Café World
- Developer: Zynga
- Type: Multiplayer social simulation game
- Launched: September 30, 2009
- Discontinued: July 22, 2014
- Platform: Facebook

= Café World =

Defunct online video game

Café World is a defunct multiplayer restaurant simulation social network game created by Zynga and launched in September 2009. It quickly became the fastest growing social game ever, reaching 8 million users in seven days, and peaked at over 10 million daily active users, which made it Zynga's third-largest game after FarmVille and CityVille. Available on Facebook, players strive to become master chefs and build a food empire by completing catering orders.

== History ==
In celebration of the first anniversary, players were challenged to complete a "One Year Anniversary Party" order with five new cookbook recipes. Players who successfully completed the order were entered for a chance to win a trip for two to New York City.

Following the Japan earthquake in March 2011, Zynga re-released several Japanese-themed decorations to Café World in order to benefit Japan's Save the Children Earthquake Emergency Fund.

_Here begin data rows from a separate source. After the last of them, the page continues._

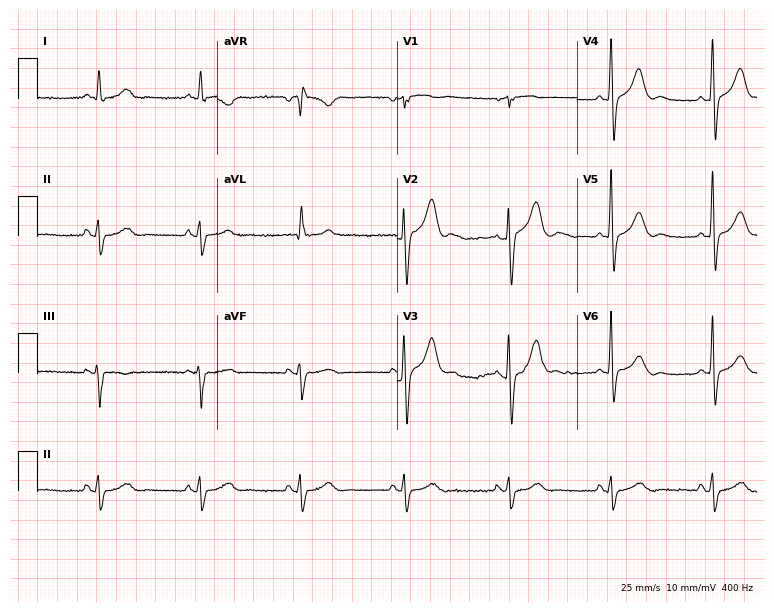
Electrocardiogram, a 69-year-old male. Overall reading on record: normal ECG.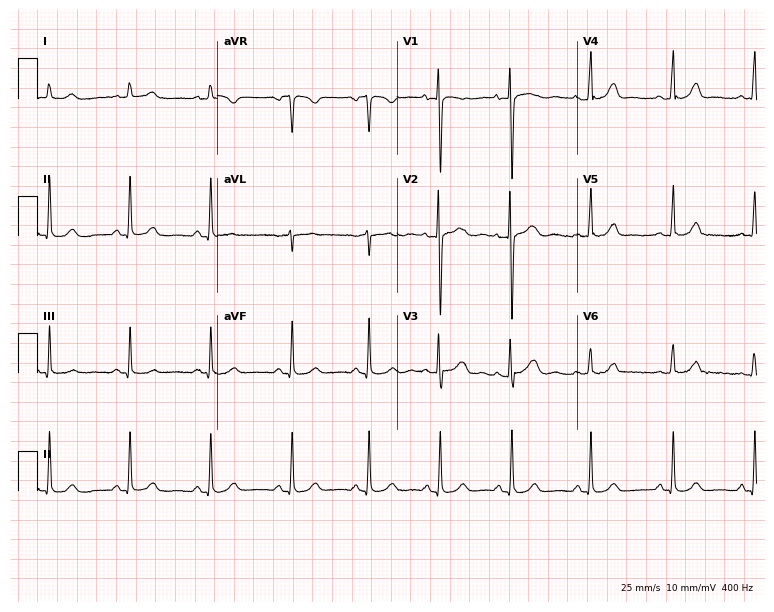
Standard 12-lead ECG recorded from a female patient, 29 years old (7.3-second recording at 400 Hz). Read as a normal ECG.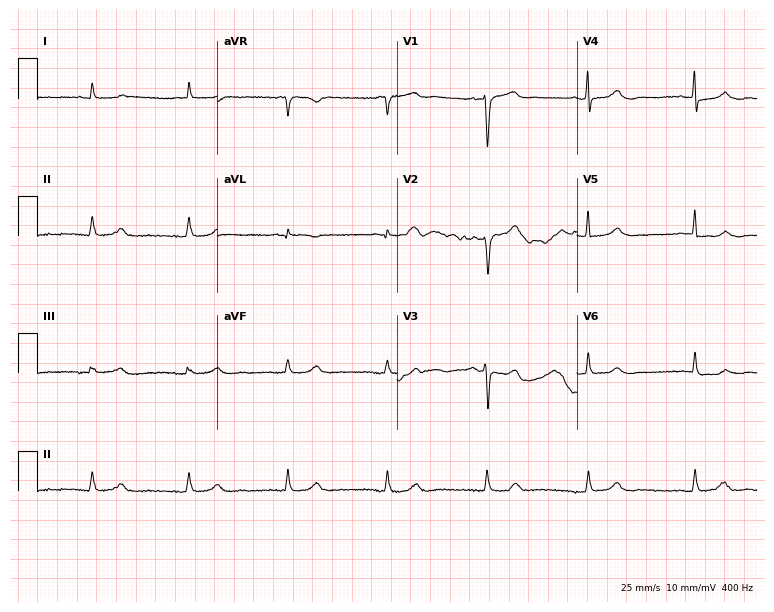
Electrocardiogram (7.3-second recording at 400 Hz), a 72-year-old man. Overall reading on record: normal ECG.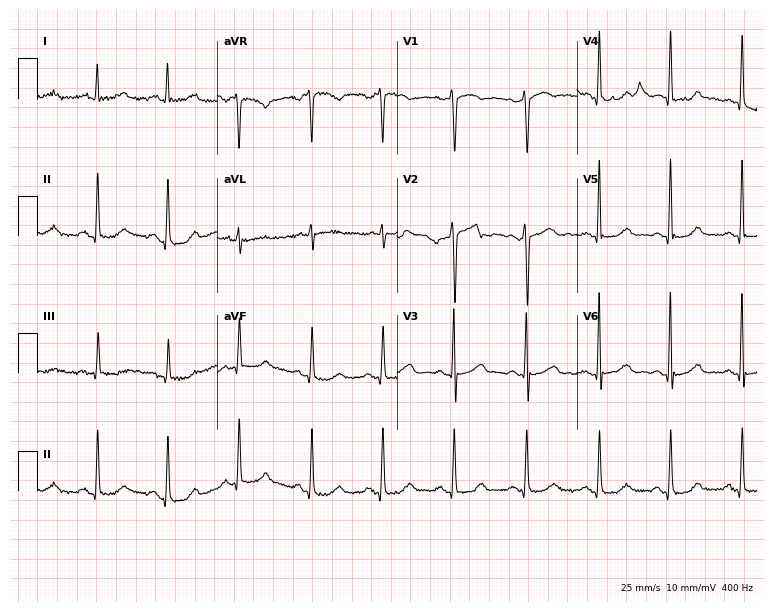
12-lead ECG (7.3-second recording at 400 Hz) from a 58-year-old woman. Labelled as a normal ECG.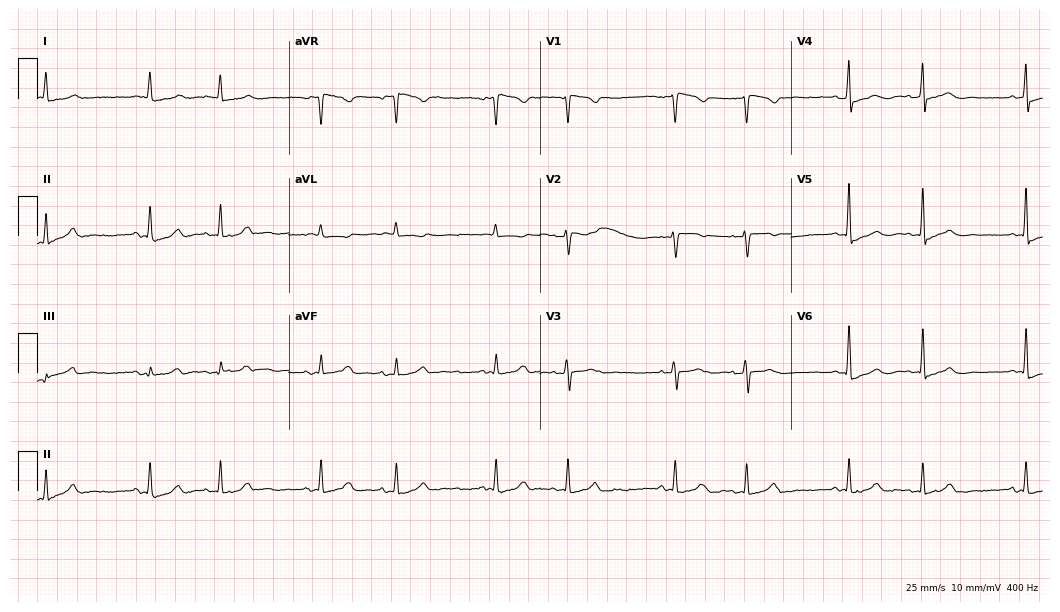
12-lead ECG from a female, 79 years old. Screened for six findings — first-degree AV block, right bundle branch block, left bundle branch block, sinus bradycardia, atrial fibrillation, sinus tachycardia — none is recorded. Findings outside these six are not listed.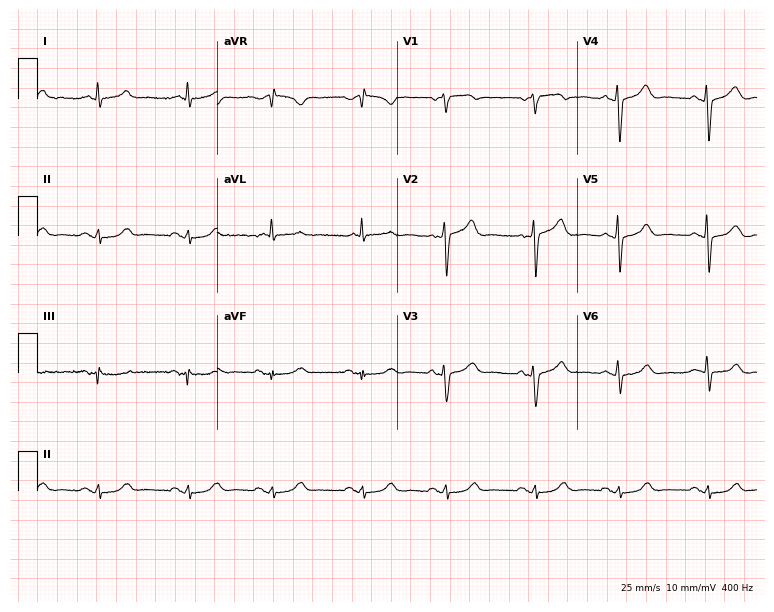
12-lead ECG from a 75-year-old male. Screened for six findings — first-degree AV block, right bundle branch block (RBBB), left bundle branch block (LBBB), sinus bradycardia, atrial fibrillation (AF), sinus tachycardia — none is recorded.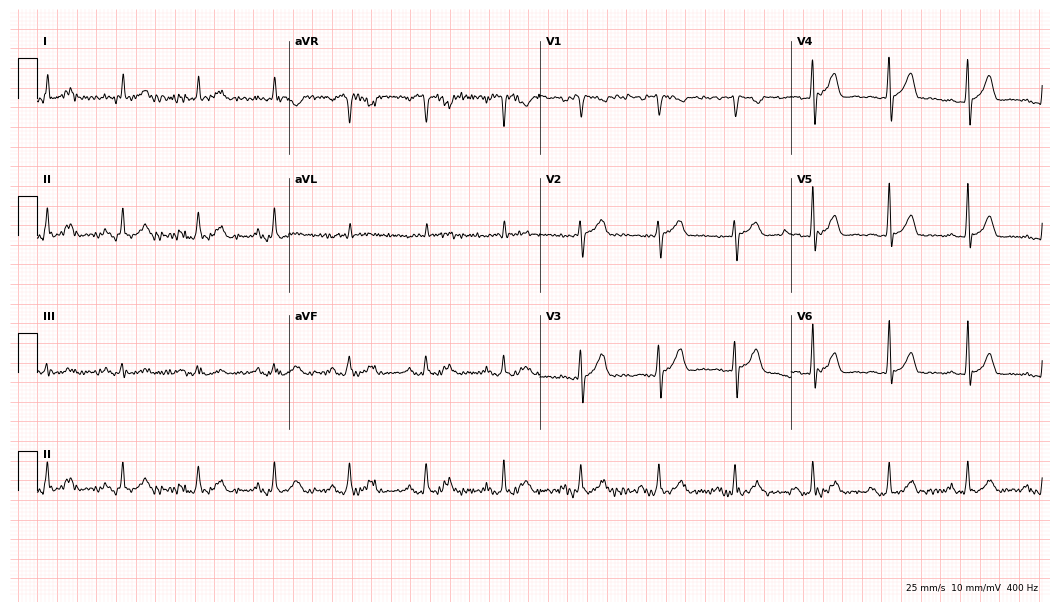
Electrocardiogram (10.2-second recording at 400 Hz), an 81-year-old man. Overall reading on record: normal ECG.

To celebrate the second anniversary, players were challenged to complete a goal series to prepare a feast for British Royals. Players who successfully completed the goal series were entered for a chance to win a trip to Britain.

In 2012, the game attracted approximately 2.6 million monthly active users. It was a freemium game, meaning there is no cost to play, but players had the option of purchasing premium content.